## EXERCISE BRIEF
Take the line containing "Tram transport in Heidelberg in 2018" and every line after it to the end of the records, and copy them exactly, leaving out pictures.

——

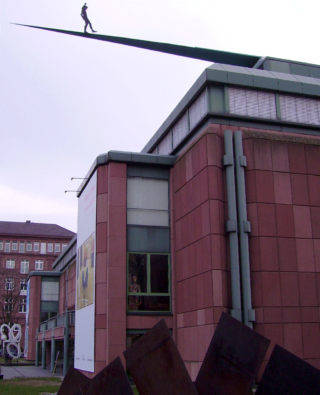 Kunsthalle Mannheim, mit Skulptur: Hubertus von der Goltz: Aus dem Nichts, 1992/93, Aluminium, farbig gefasst
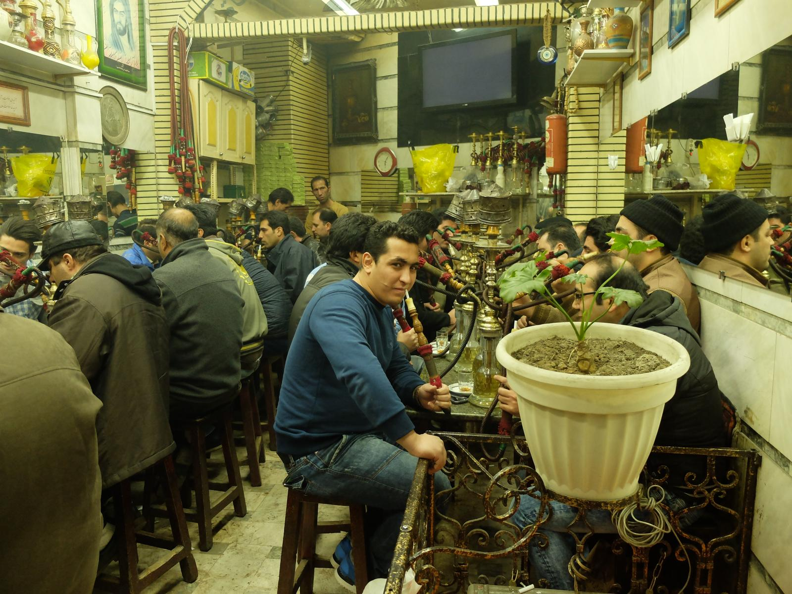 waterpipe heavy smokers
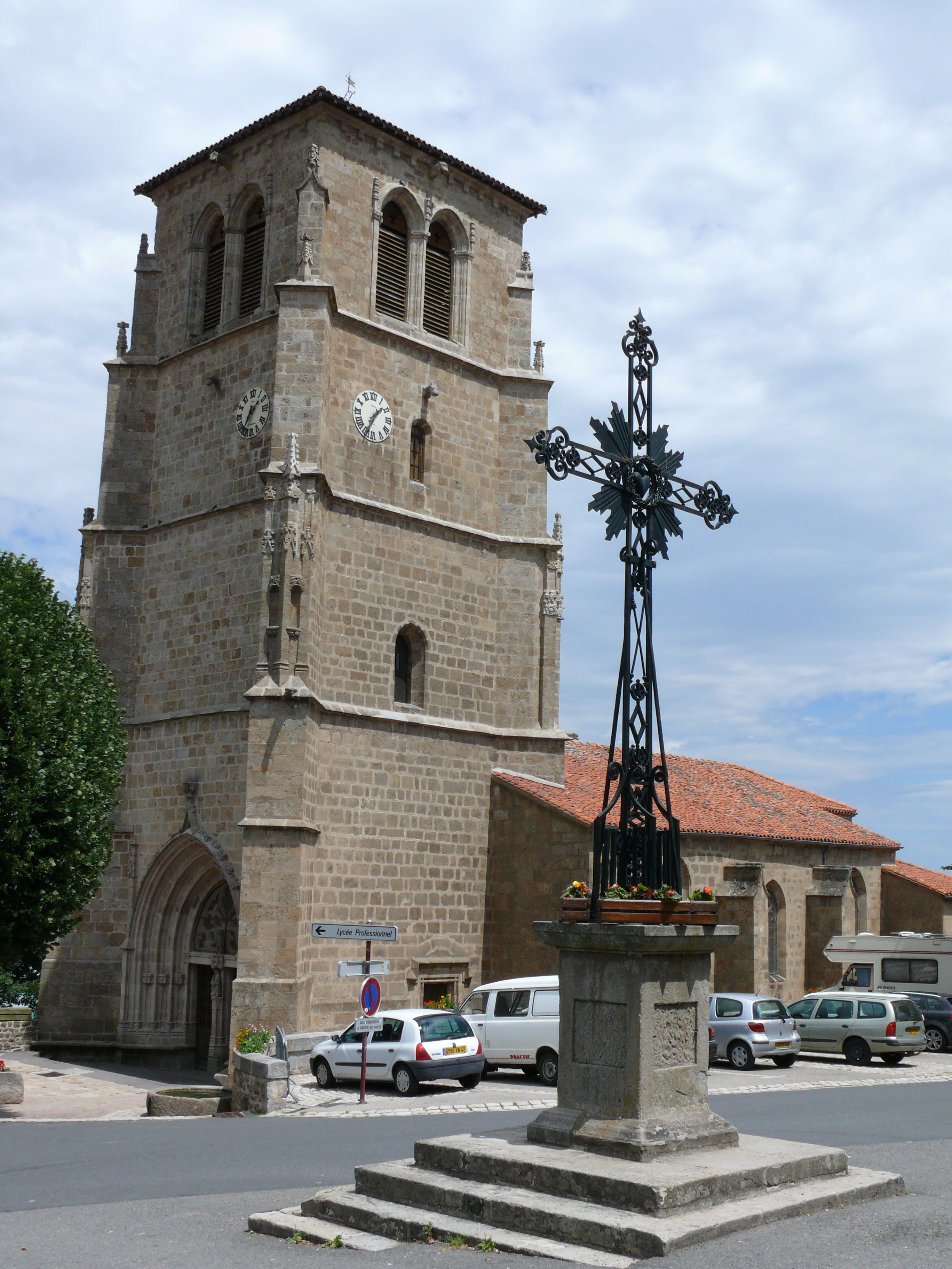 Verrières-en-Forez - Eglise et croix de mission
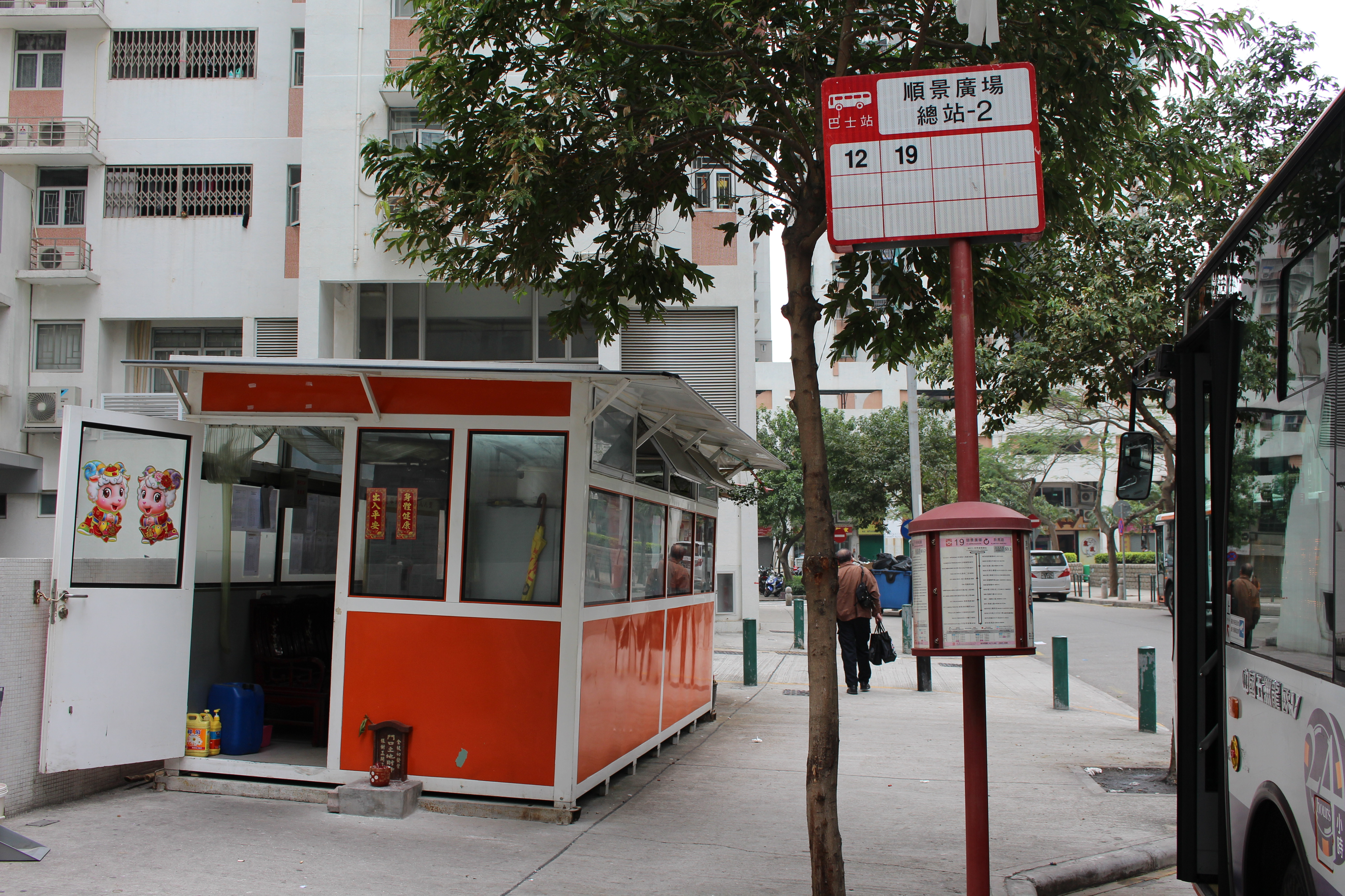 中文（台灣）: 2015年2月的順景廣場總站.
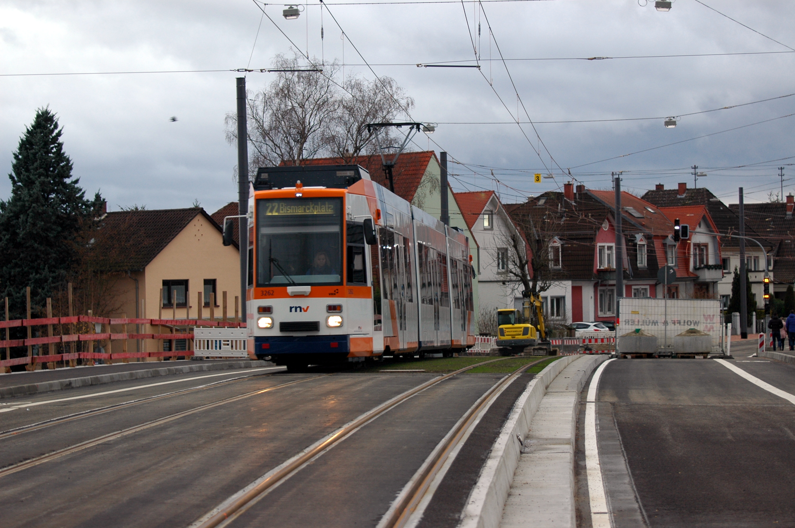 Tram transport in Heidelberg in 2018
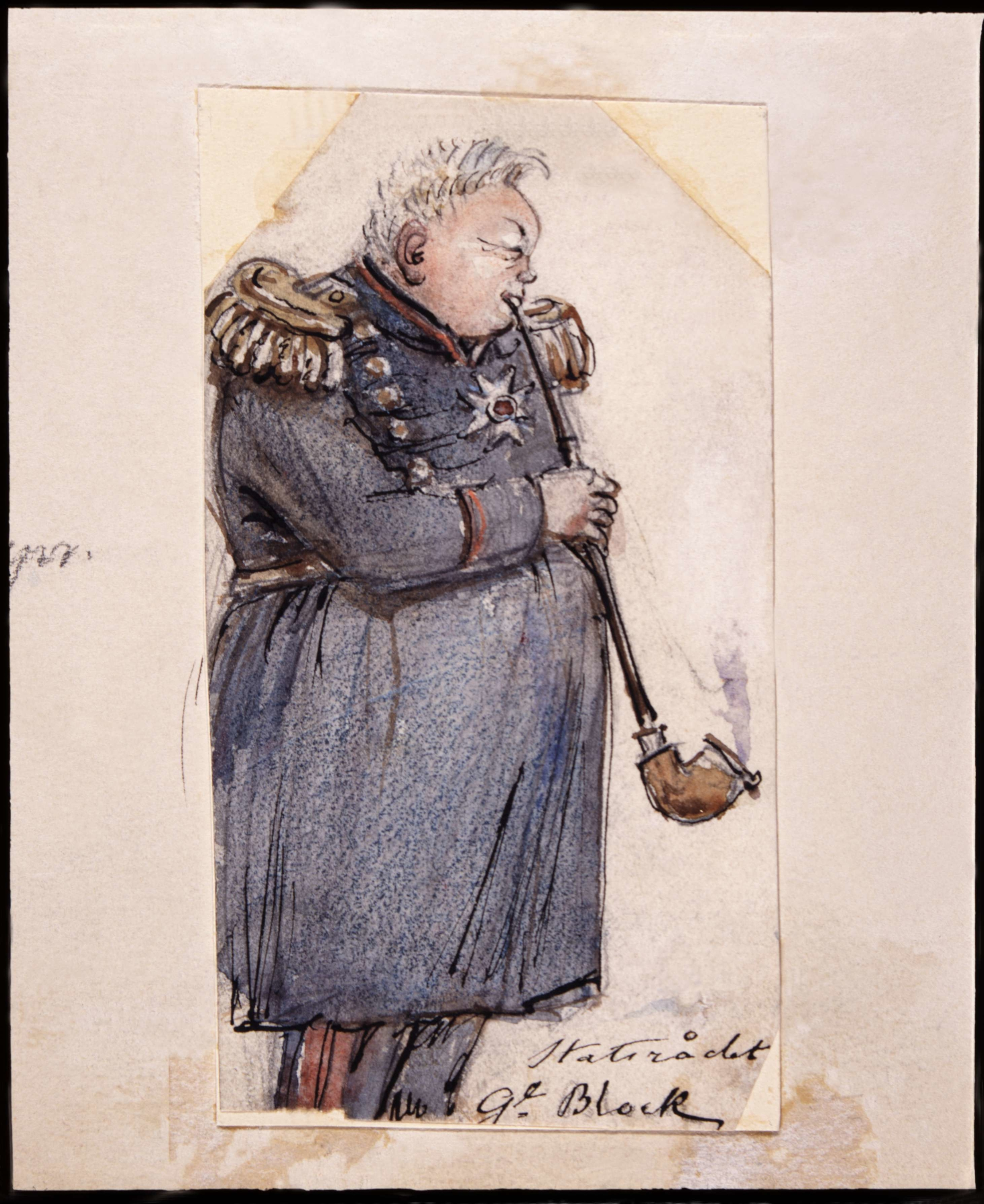 Stadsrådet Block röker pipa med långt skaft. Akvarell av Fritz von Dardel.

——

## SOLUTION TO THE PROBLEM
 Tram transport in Heidelberg in 2018
 Stadsrådet Block röker pipa med långt skaft. Akvarell av Fritz von Dardel.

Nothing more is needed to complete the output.